Trabalhando com números reais, sem fraudes nem truques estatísticos, a dívida líquida do setor público brasileiro em 2009 fechou em R$ 1,3 bilhão, ante um PIB de R$ 3,1 trilhões. Assim, a dívida pública caiu para 42,9% do PIB. Isso significa que FHC, torrando estatais, dobrou a dívida pública e que o presidente Lula, sem sacrificar nenhum patrimônio público, reduziu substancialmente esta dívida, contribuindo para a governabilidade do Brasil. Já com a presidenta Dilma Rousseff a dívida pública brasileira continuou sua trajetória declinante.

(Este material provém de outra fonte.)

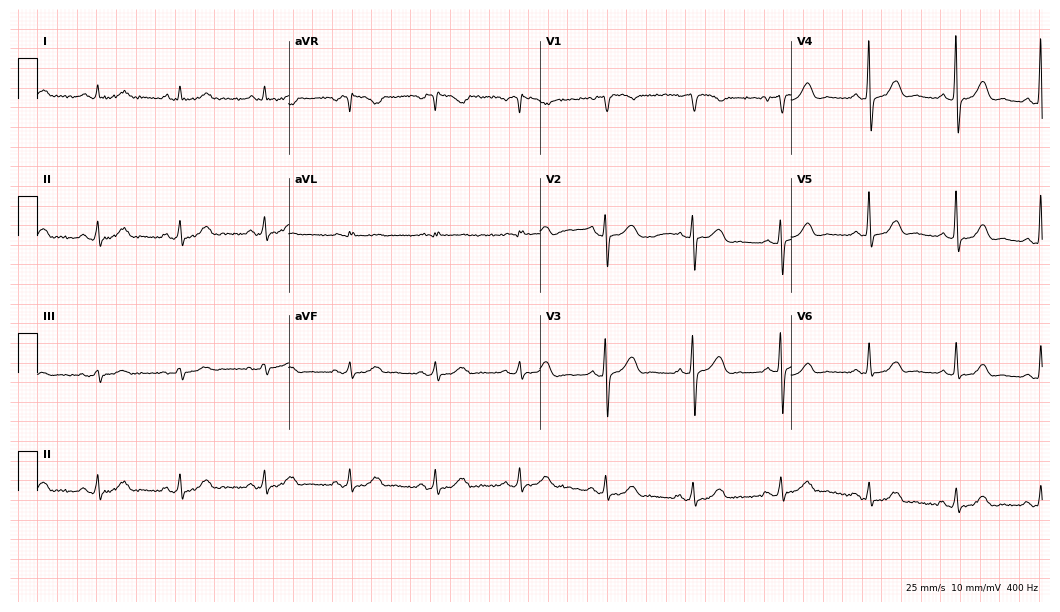
Electrocardiogram, a 56-year-old female patient. Overall reading on record: normal ECG.
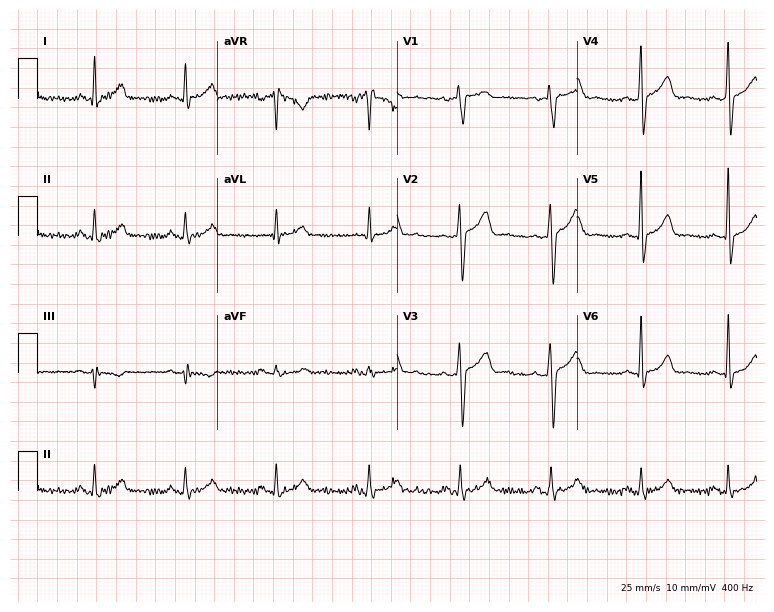
12-lead ECG from a 50-year-old male patient. Screened for six findings — first-degree AV block, right bundle branch block (RBBB), left bundle branch block (LBBB), sinus bradycardia, atrial fibrillation (AF), sinus tachycardia — none is recorded.
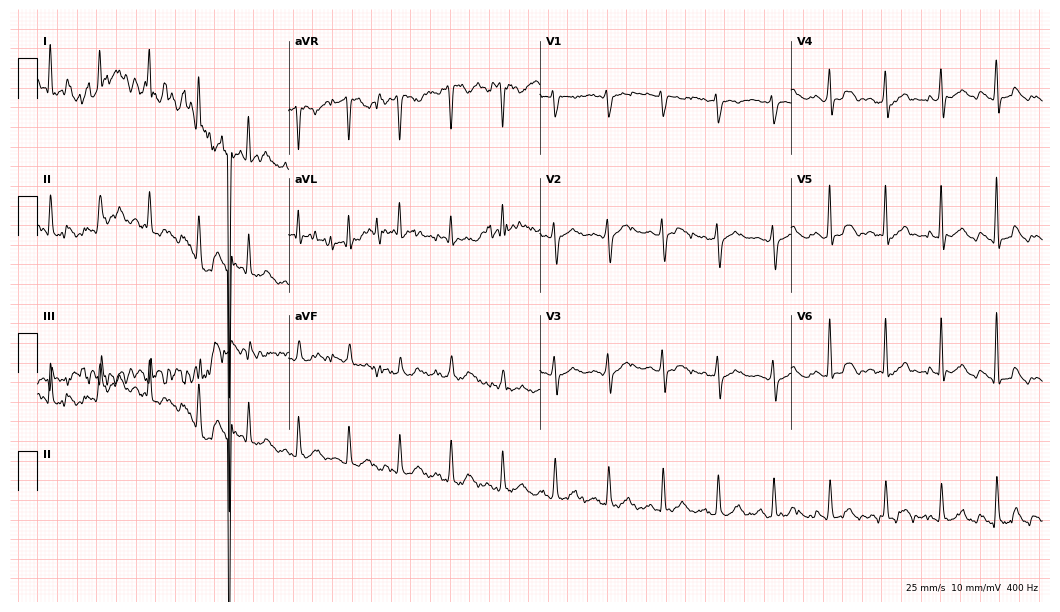
Resting 12-lead electrocardiogram (10.2-second recording at 400 Hz). Patient: a 60-year-old man. None of these six findings is recorded: first-degree AV block, right bundle branch block, left bundle branch block, sinus bradycardia, atrial fibrillation, sinus tachycardia. Findings outside these six are not listed.
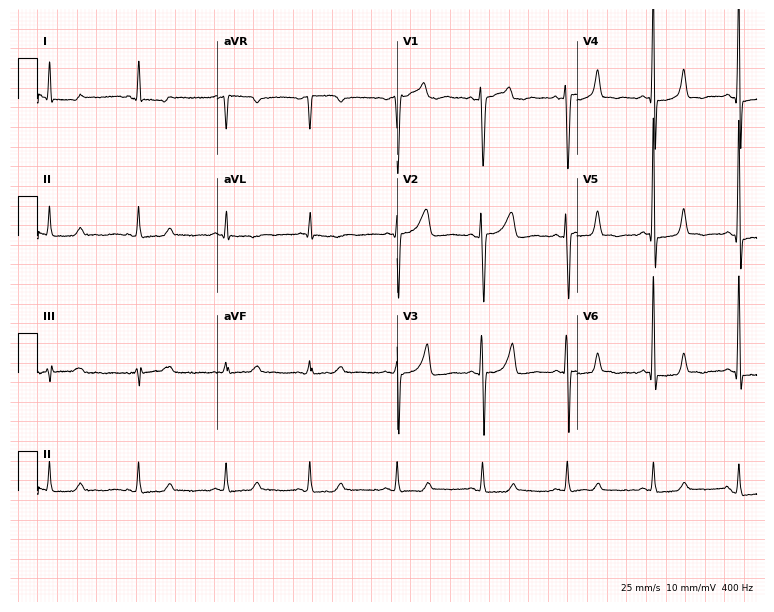
Electrocardiogram (7.3-second recording at 400 Hz), a male patient, 54 years old. Of the six screened findings (first-degree AV block, right bundle branch block, left bundle branch block, sinus bradycardia, atrial fibrillation, sinus tachycardia), none is recorded. Other findings, if any, are not listed.
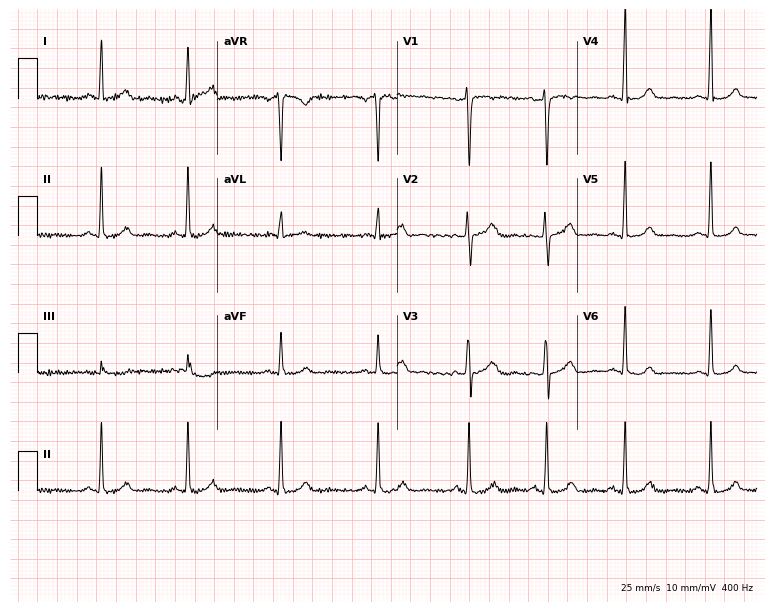
Electrocardiogram, a 27-year-old female patient. Of the six screened findings (first-degree AV block, right bundle branch block, left bundle branch block, sinus bradycardia, atrial fibrillation, sinus tachycardia), none is recorded.
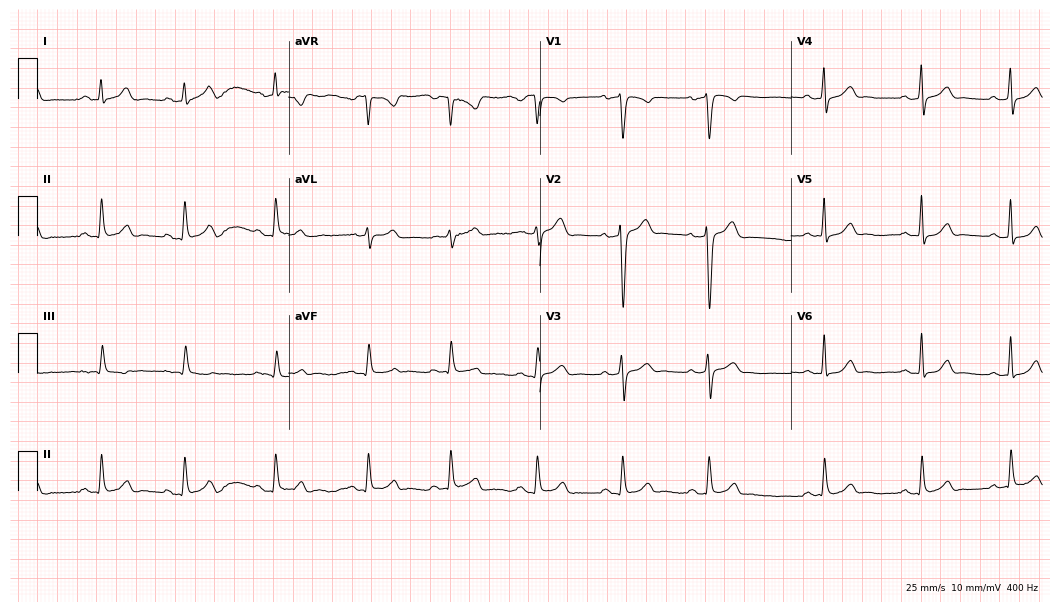
12-lead ECG from a 35-year-old man (10.2-second recording at 400 Hz). Recorded interpretation: within normal limits.
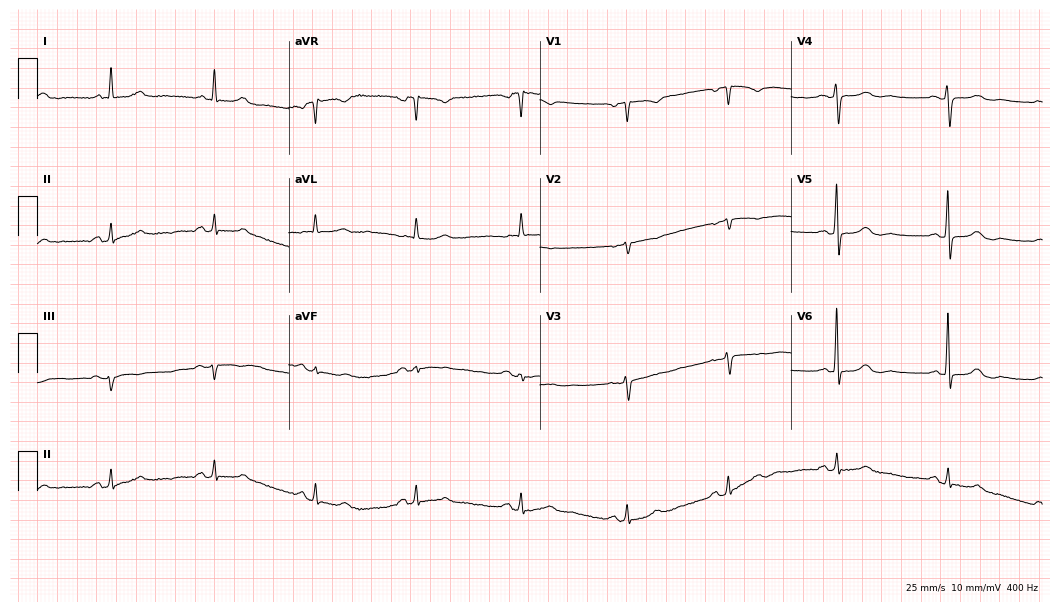
12-lead ECG from an 83-year-old woman (10.2-second recording at 400 Hz). No first-degree AV block, right bundle branch block, left bundle branch block, sinus bradycardia, atrial fibrillation or sinus tachycardia recorded for this tracing. Findings outside these six are not listed.

Se, no fim do governo do presidente Lula, ela equivalia a 42,9% do PIB, no dia 31 de maio último o Banco Central anunciou que esta dívida tinha caído para 35,7% do PIB. Isso significa que o Brasil enfrenta a atual crise mundial desfrutando de uma relação dívida/PIB confortável. Poderíamos até dizer invejável aos olhos de países que em 2011 já tinham uma relação dívida/PIB bem pior que a brasileira. Refiro-me a países como Japão (225,80%), Grécia (144%), Itália (118,10%), França (83,56%), Portugal (83,20%), Reino Unido (76,50%), Espanha 63,40%), etc..., para não citar os Estados Unidos que, ano passado, estiveram na iminência de dar um inédito cano em seus credores, deixando o mundo à beira de um ataque de nervos.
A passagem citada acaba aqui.